Please state how many lines in the records that follow include "organism", with no other output.

** Listed entries follows **

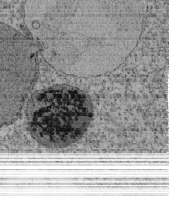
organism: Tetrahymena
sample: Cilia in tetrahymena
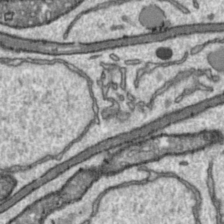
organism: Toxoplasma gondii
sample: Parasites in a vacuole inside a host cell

** End of Listed entries **
** Listed entries follows **

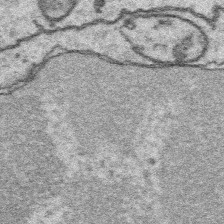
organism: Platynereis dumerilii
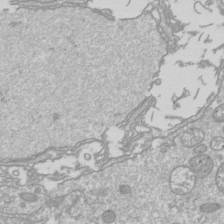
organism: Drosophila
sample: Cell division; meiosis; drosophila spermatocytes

** End of Listed entries **

Task result
4